Severe postpartum haemorrhage (Sheehan’s syndrome)
Significant blood loss at delivery can in rare cases damage the pituitary gland and affect prolactin production. This is rare but worth knowing about.
What actually helps
Feed more frequently and ensure effective transfer
If supply is low due to infrequent or ineffective feeding, increasing the frequency — offering the breast every 1.5–2 hours during the day and at least once or twice overnight — and addressing any latch or tongue tie issues is the primary intervention. Everything else is secondary to this.
Pump after feeds
Adding pumping sessions after breastfeeds — particularly in the morning when prolactin is highest — provides additional breast stimulation and drainage that signals the body to increase production. This is particularly useful when returning to work necessitates pumping.
Lactation consultant assessment
A skilled IBCLC can identify the specific cause of supply problems — latch, tongue tie, feeding frequency, positioning, hormonal factors — and provide targeted guidance. This is the most effective investment for genuine supply difficulties.
Address nutritional deficiency and hydration
Significant caloric restriction, poor hydration, and nutritional deficiency can reduce supply. Eating enough — breastfeeding adds approximately 300–500 kcal to your daily energy requirement — and drinking adequate fluid supports supply. This doesn’t mean force-drinking large amounts of water; simply staying hydrated and eating enough.
What does not actually help
Galactagogues (milk-boosting foods and herbs) as a primary solution
Fenugreek, fennel, garlic, moringa, shatavari, and various other herbs and foods are widely promoted in India and elsewhere as milk boosters. The evidence for most of them is weak — they are not harmful in typical culinary amounts, and they are deeply embedded in Indian postpartum tradition. But they are not a substitute for addressing the underlying cause of low supply. Taking fenugreek without addressing a latch problem will not solve the latch problem. The herbs are at best an adjunct to the real interventions, not a replacement for them.
Milk teas and supplements marketed specifically for lactation
The same caveat applies to commercial lactation supplements and teas. The market is significant, the evidence base is thin, and many products are simply fenugreek or fennel in a premium package.
Restricting feeding to “let the milk build up”

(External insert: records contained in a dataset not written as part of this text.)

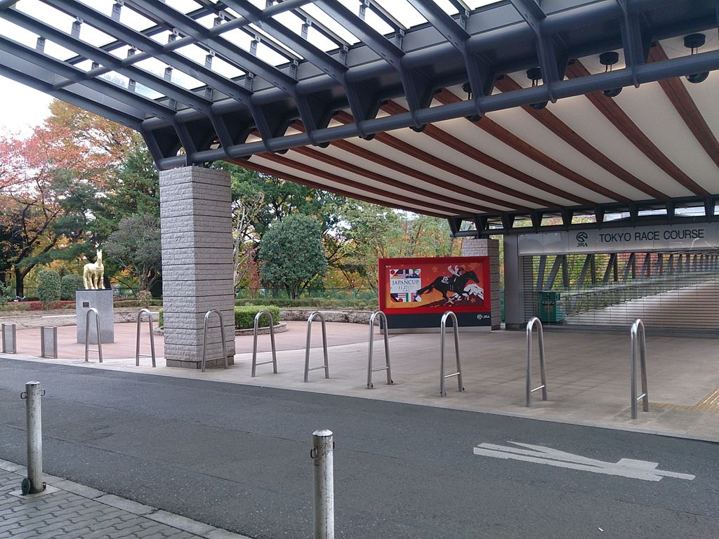 東京競馬場、京王競馬場線府中競馬場前駅入り口。金の像。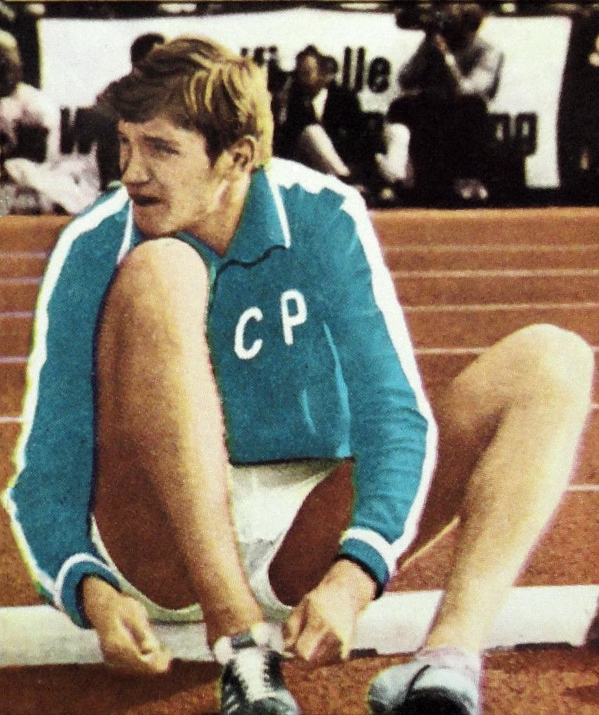 MUNCHEN 72-Figurina-Stickers-Panini-N° 88-SAPKA-URSS-recuperata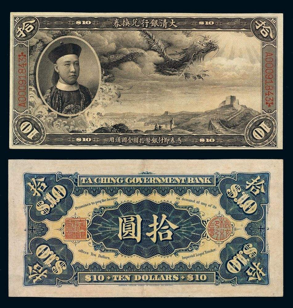 中文（中国大陆）: 大清银行兑换券拾元券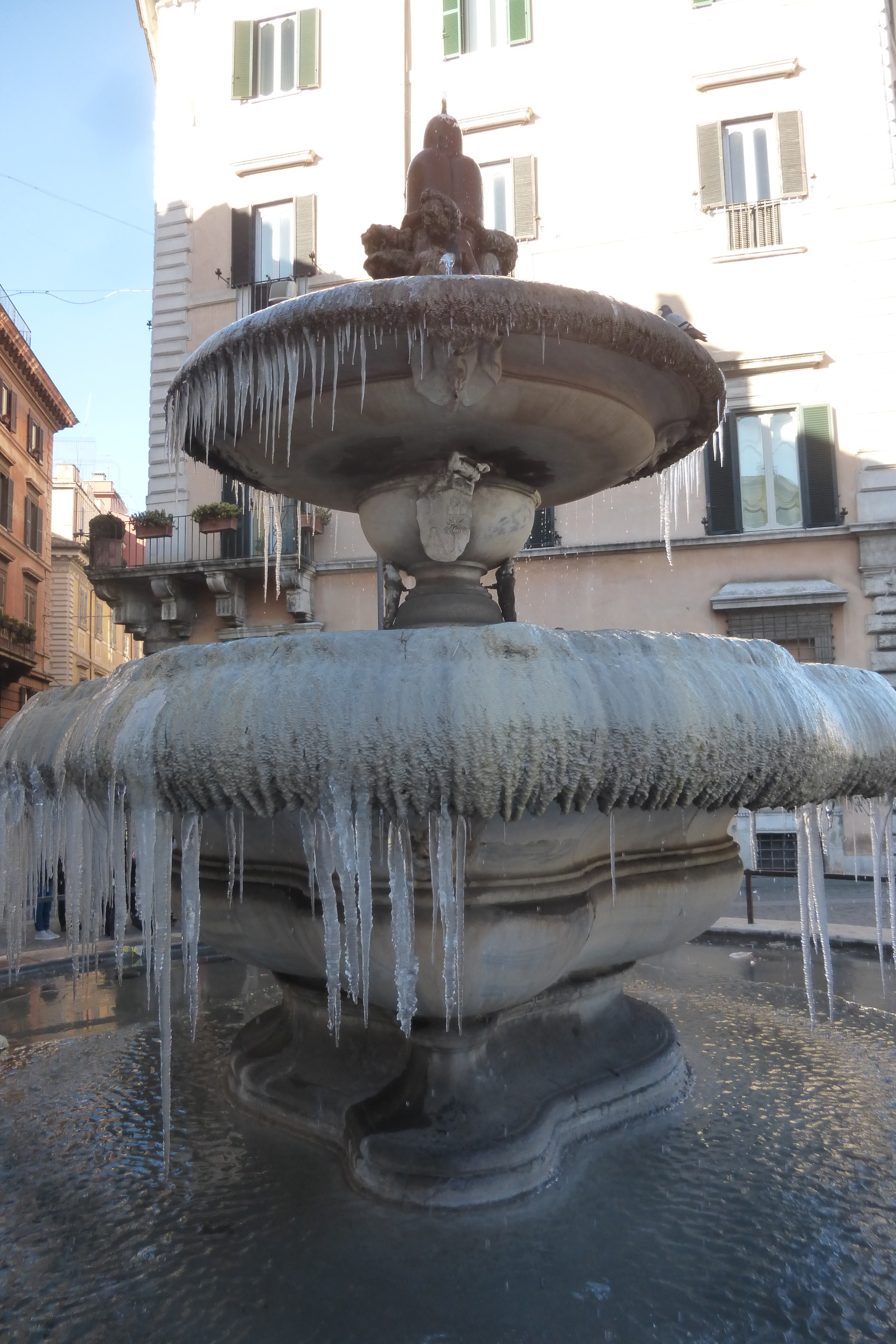 Roma, fontana di piazza d'Aracoeli, ghiacciata.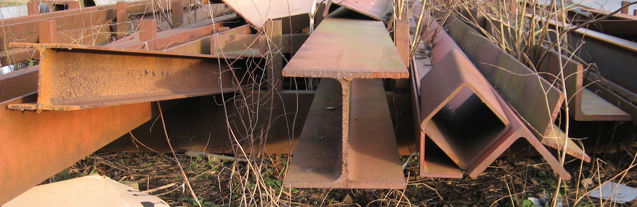 Stålprofiler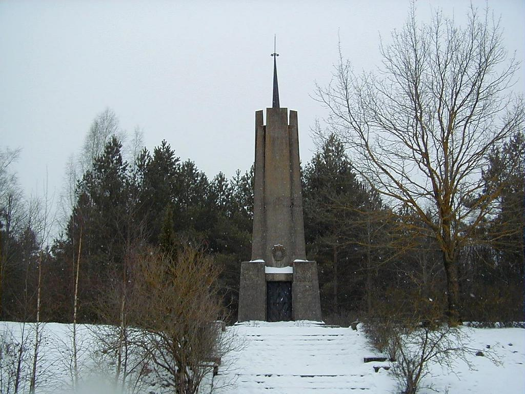 Nāvessalas piemineklis. 2003-03-09. Pieminekļa autori: Eižens Laube (1880-1967), Arthurs Galindoms (1984-1966).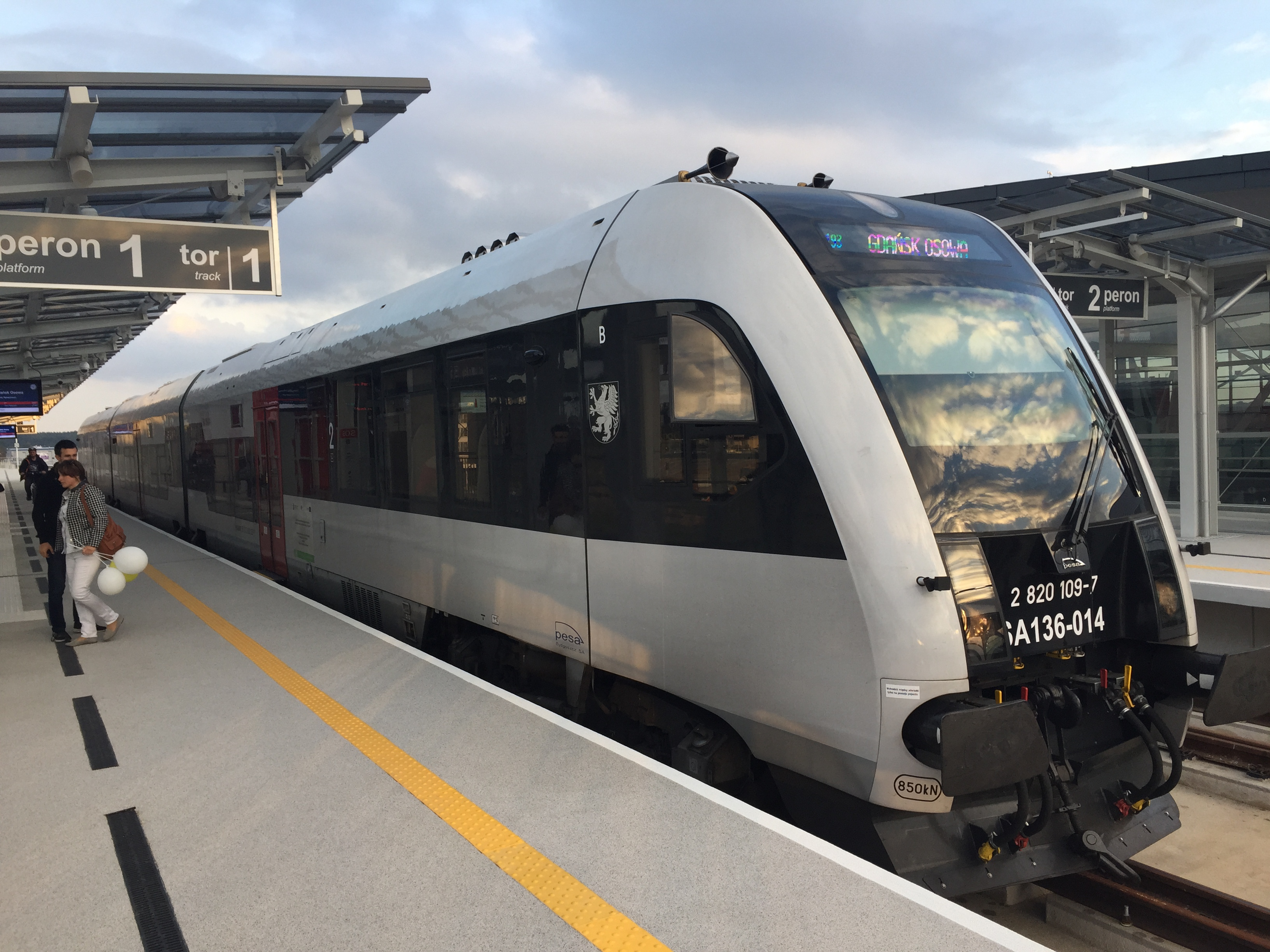 PKM Gdańsk Port Lotniczy This photo was taken during Railway Wikiexpedition 2015 set up by Wikimedia Polska Association in cooperation with Fundacja Grupy PKP.You can see all photographs in category Wikiekspedycja kolejowa 2015.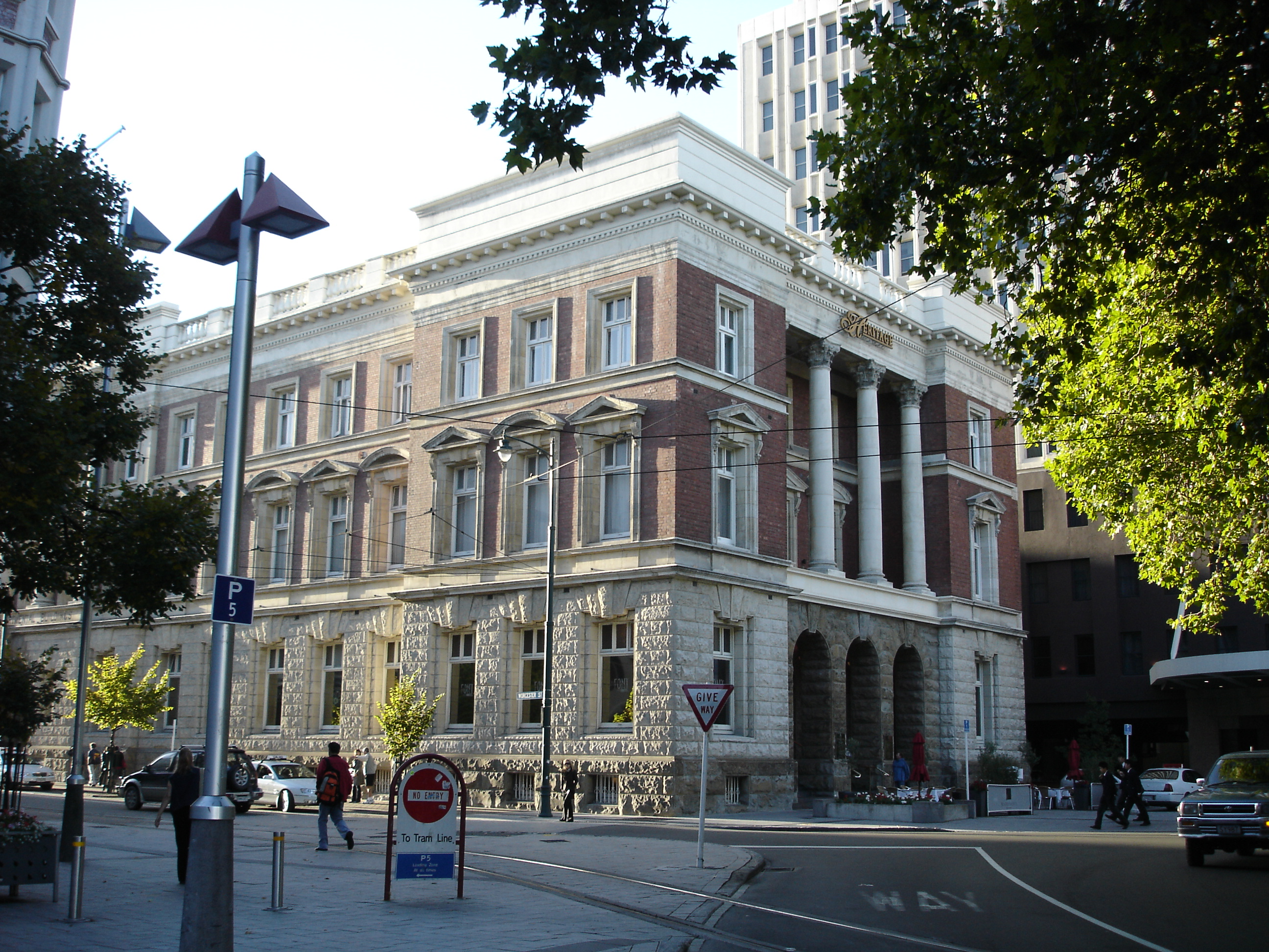 Hotel Heritage Christchurch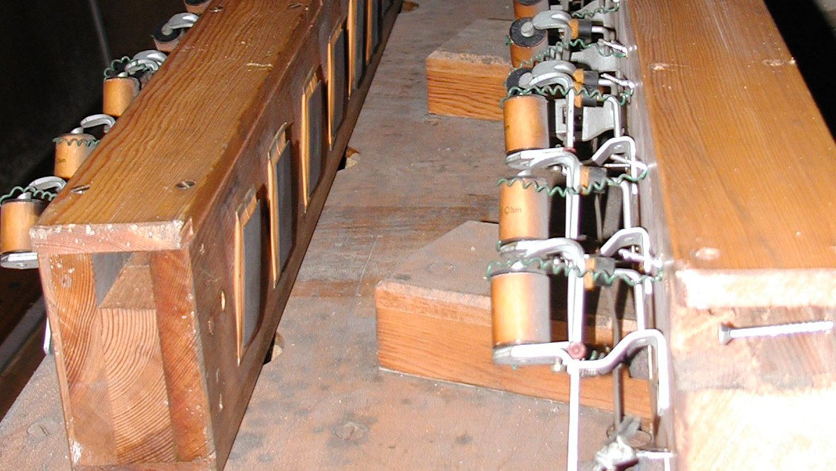 Teile einer elektropneumatischen Traktur (Orgel)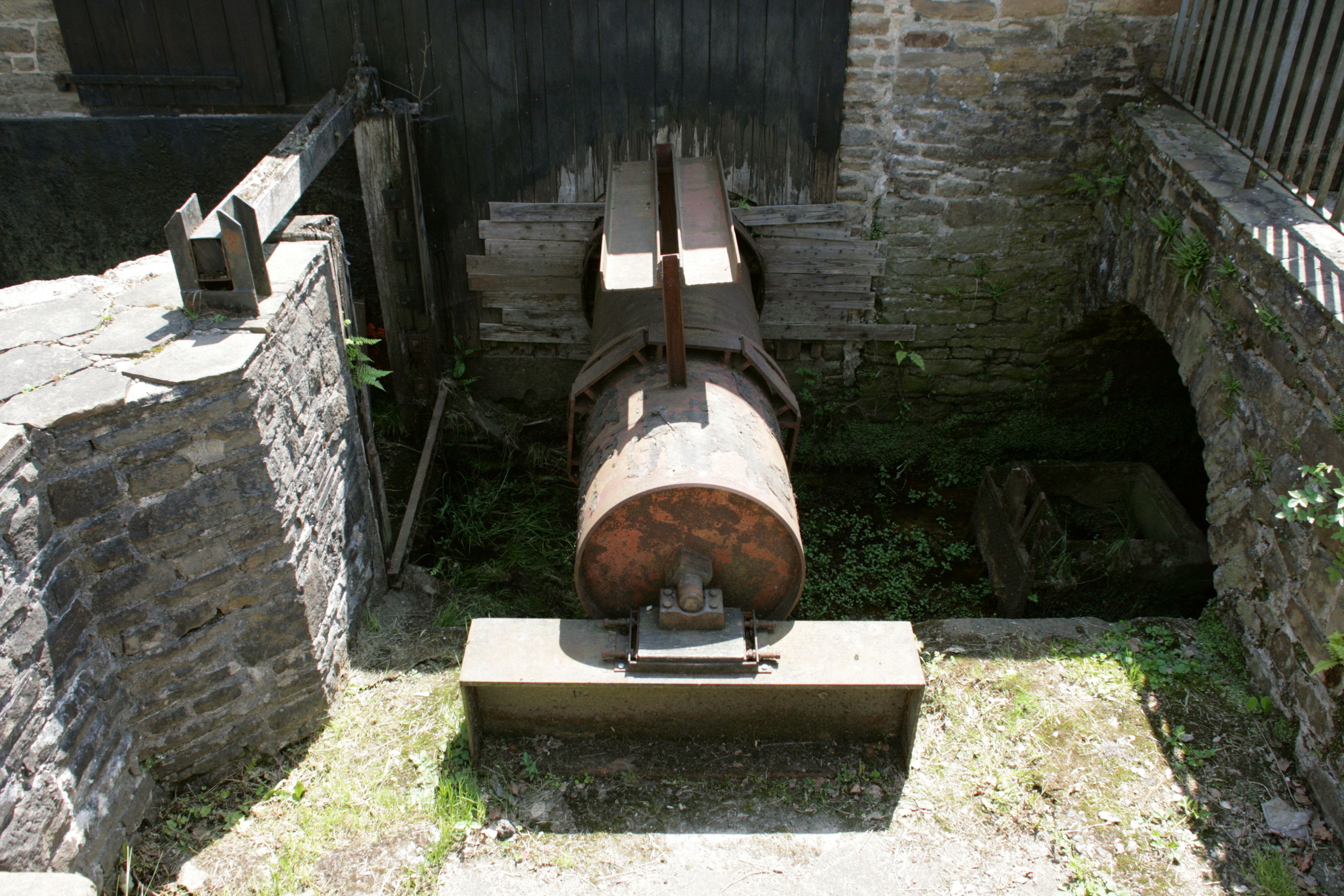 Deilbachhammer, Eisenhammerweg in Essen-Kupferdreh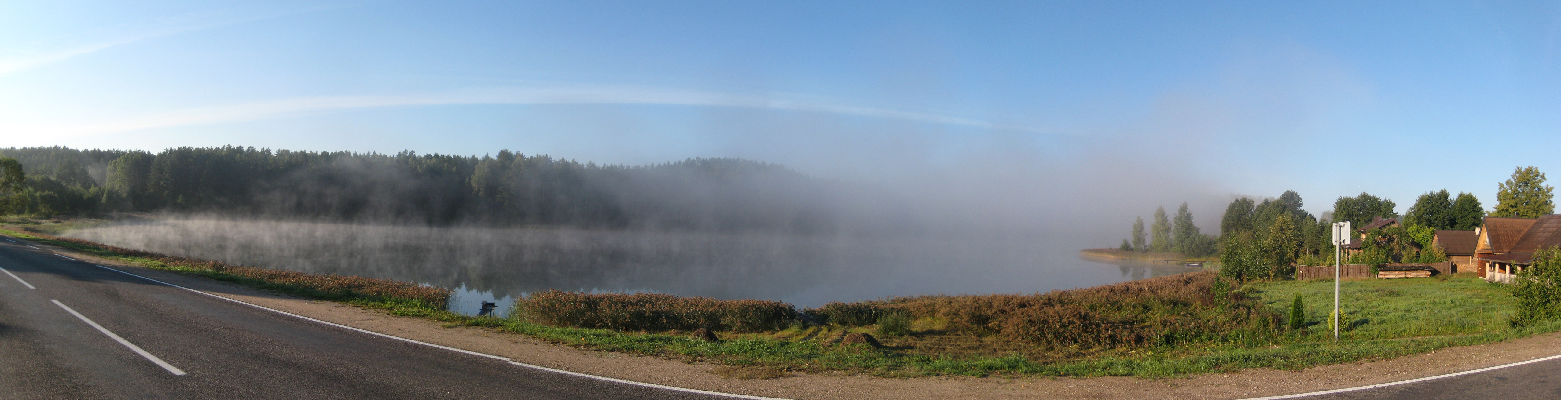 Degučiai, Lithuania

This is the opposite of effective. Supply responds to removal — the more milk removed, the more produced. Waiting longer between feeds in the belief that it allows supply to accumulate reduces supply over time.
Formula supplementation without medical indication
Formula supplementation when not medically indicated reduces breast stimulation, reduces supply, and can make it harder to return to full breastfeeding. Supplementation is sometimes genuinely necessary — for significant weight loss in the baby, for specific medical conditions, for mothers who cannot or choose not to breastfeed exclusively — but it should not be the first response to a perception of low supply without assessment of whether supply is actually low.
This article is for general educational purposes only. If you are concerned about your milk supply or your baby’s weight gain, please speak with your doctor, midwife, or a certified lactation consultant.